Acórdão nº 3246/06.4TTLSB.S1 de Supremo Tribunal de Justiça (Portugal), 01 de Março de 2010

Magistrado ResponsávelBRAVO SERRA
Data da Resolução01 de Março de 2010
EmissorSupremo Tribunal de Justiça (Portugal)

S Privacidade: 1 Meio Processual: REVISTA Decisão: CONCEDIDA A REVISTA Sumário : I - O art. 12.º do CT estabelece a presunção que as partes celebraram um contrato de trabalho assente no preenchimento cumulativo de cinco requisitos, o que, traduzindo-se numa valoração dos factos que importam o reconhecimento dessa presunção, determina que se aplique apenas aos factos novos, às relações jurídicas estabelecidas após o início da sua vigência: 1 de Dezembro de 2003.

II - Estando em causa uma relação jurídica cuja execução perdurou desde 1 de Julho de 1998 e 1 de Abril de 2007 e não se extraindo da matéria de facto provada que as partes tivessem alterado, a partir de 1 de Dezembro de 2003, os termos como, na prática, se executava essa relação jurídica, à sua qualificação aplica-se o regime jurídico do contrato individual de trabalho, aprovado pelo DL n.º 49 408, de 24 de Novembro de 1969 (LCT), não tendo aplicação, in casu, a presunção do citado o art. 12.º .

III - Destarte e nesta situação, cabe ao Autor o ónus da prova quanto à natureza jurídico-laboral do vínculo que manteve com a Ré.
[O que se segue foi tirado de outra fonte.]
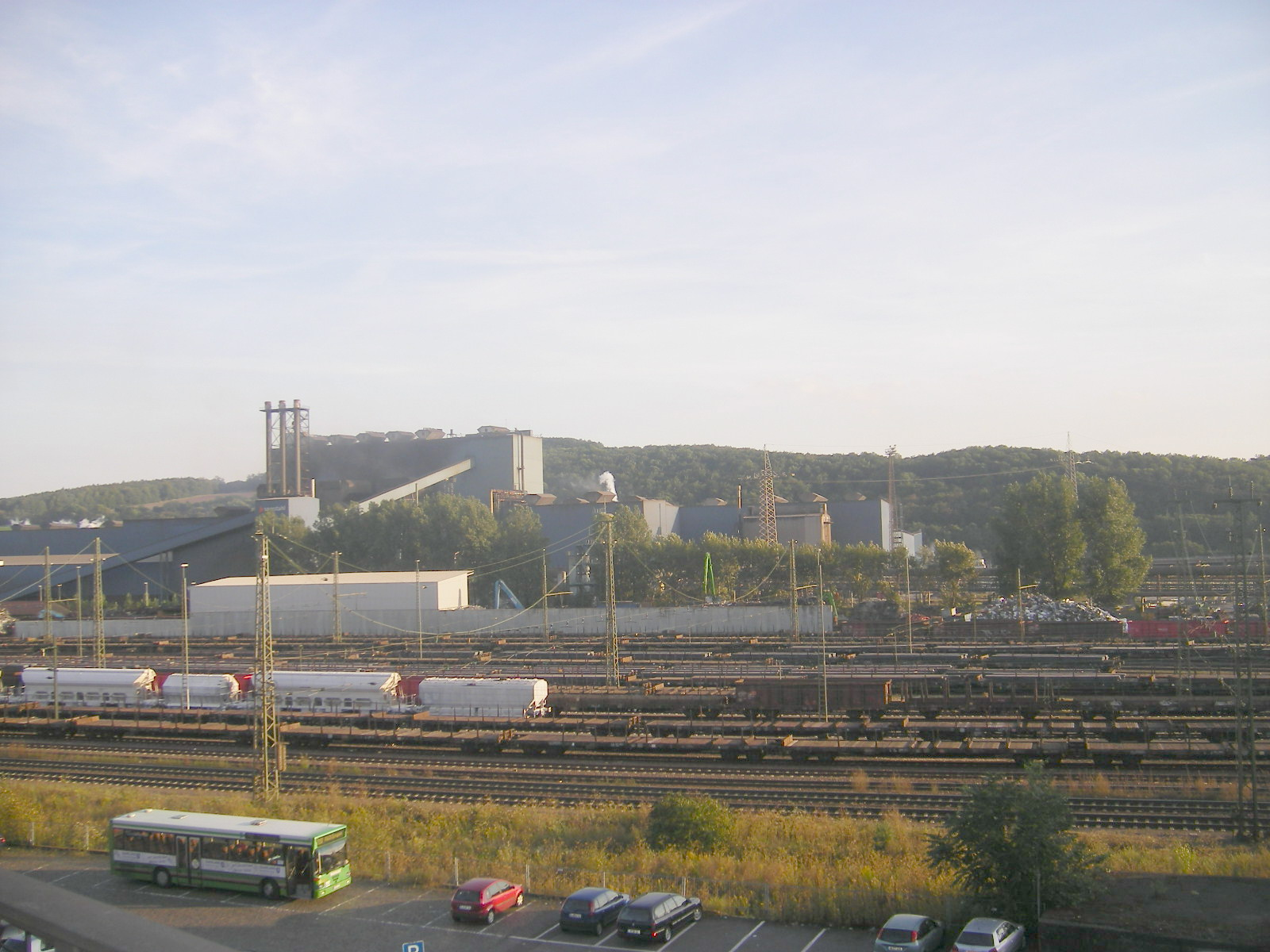 Völklingen
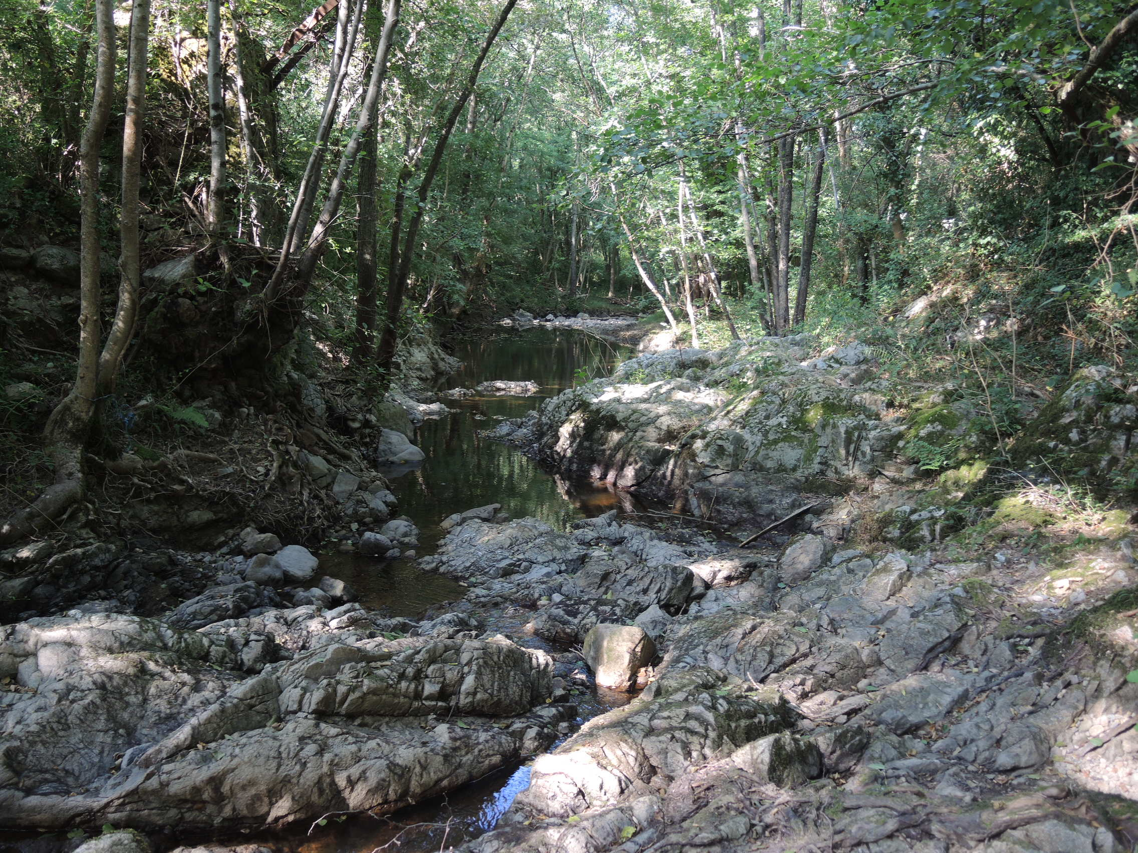 Limony détail
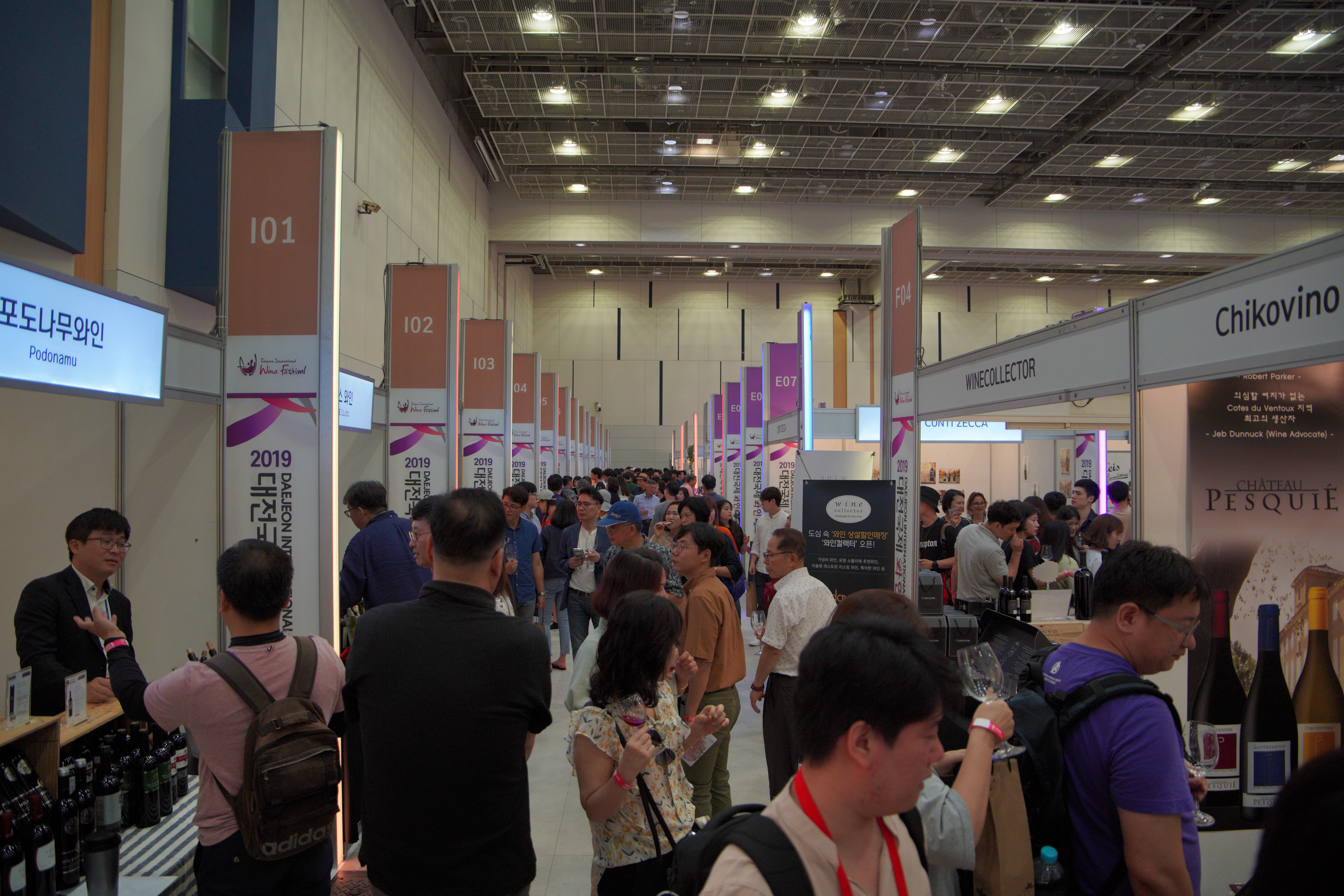 2019 대전국제와인페스티벌 (36)
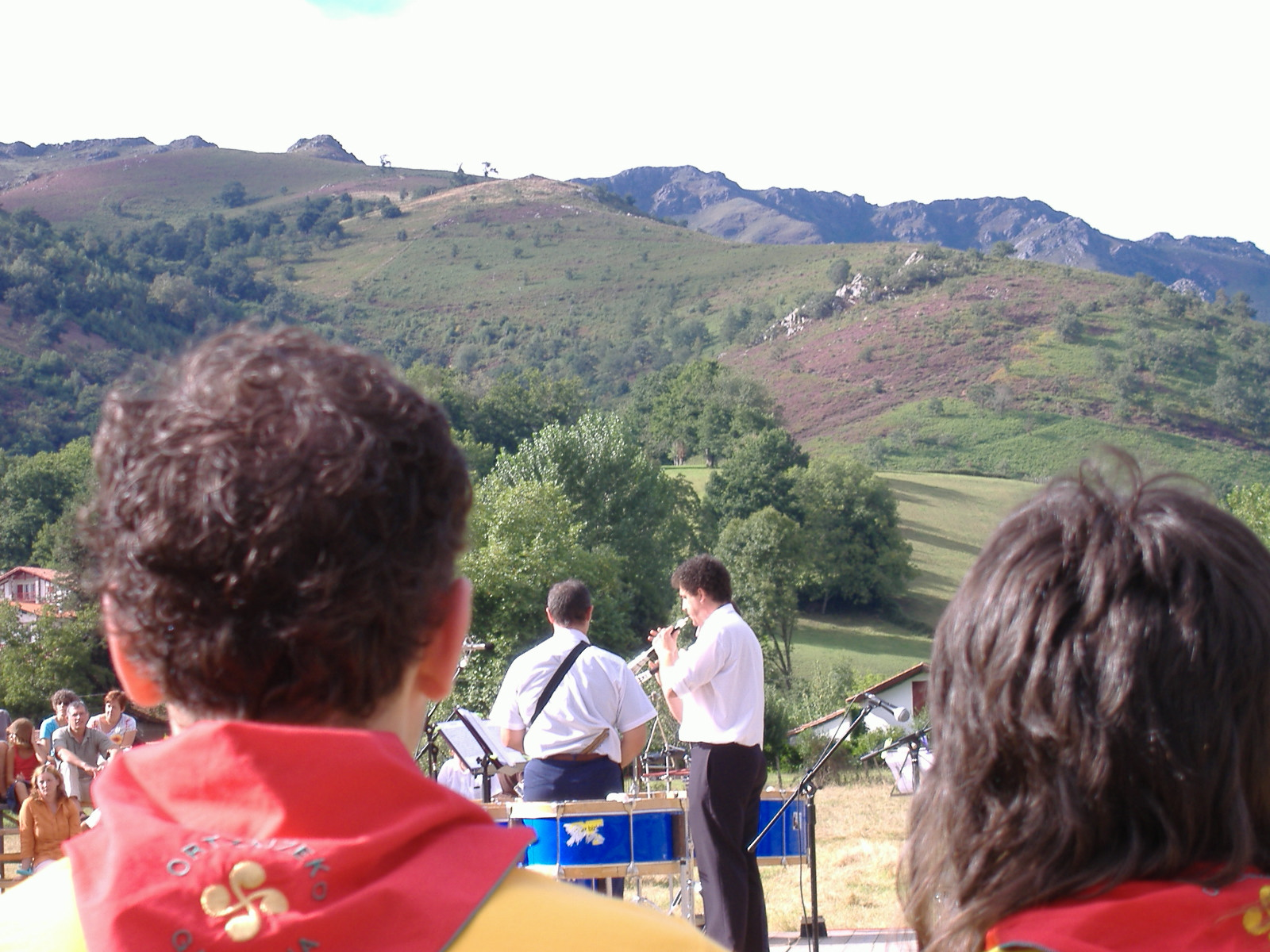 Fetes d'Ossès 2006
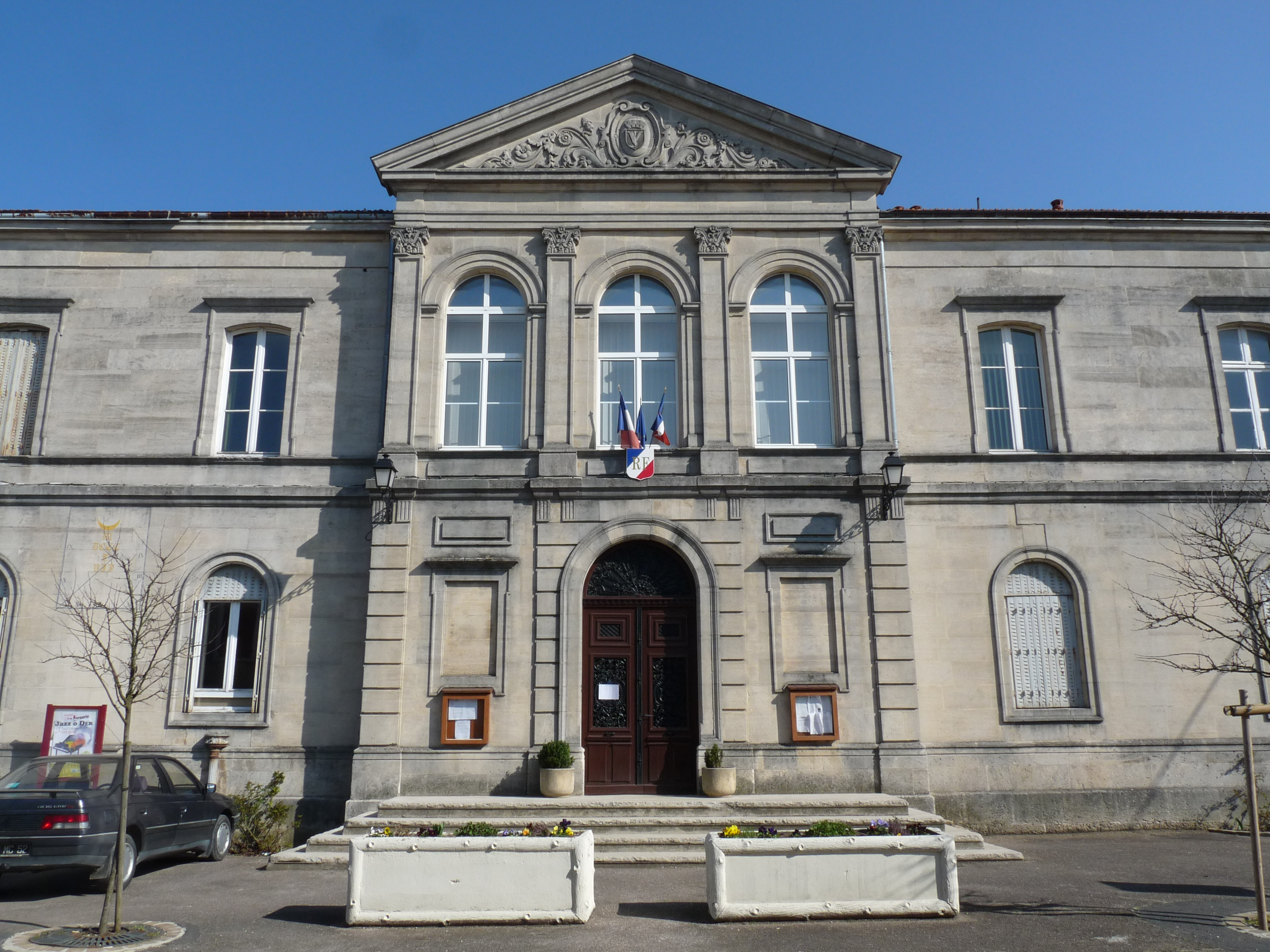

IV - O contrato de trabalho e o contrato de prestação de serviço diferenciam-se, essencialmente, pelo respectivo objecto e pelo relacionamento entre as partes, isto é, o desenvolvimento de uma actividade subordinada, quanto ao primeiro, e a prossecução de um determinado resultado em regime de autonomia, quanto ao segundo.

V - Todavia e porque todo o trabalho ou desempenho de actividade, por princípio, conduz a um resultado, há que buscar no relacionamento entre as partes os indícios quanto à existência, ou não, de uma posição de supremacia da parte a favor da qual reverte a actividade desenvolvida, com a correlativa posição de subordinação do prestador dessa actividade, que, assim, a executa perante os ditames de instrução ou orientação da primeira.

VI - A posição de supremacia da parte a favor da qual reverte a actividade nem sempre se manifesta em cada momento por forma a que todo o desenvolvimento da actividade a prestar constitua uma mera execução de concretas instruções emanadas daquela parte, bastando, para aquilatar da sua existência, a possibilidade de emissão de ordens, instruções, direcção e conformação relativamente àquilo que a outra parte se comprometeu a realizar no âmbito do contrato ou dentro dos limites deste.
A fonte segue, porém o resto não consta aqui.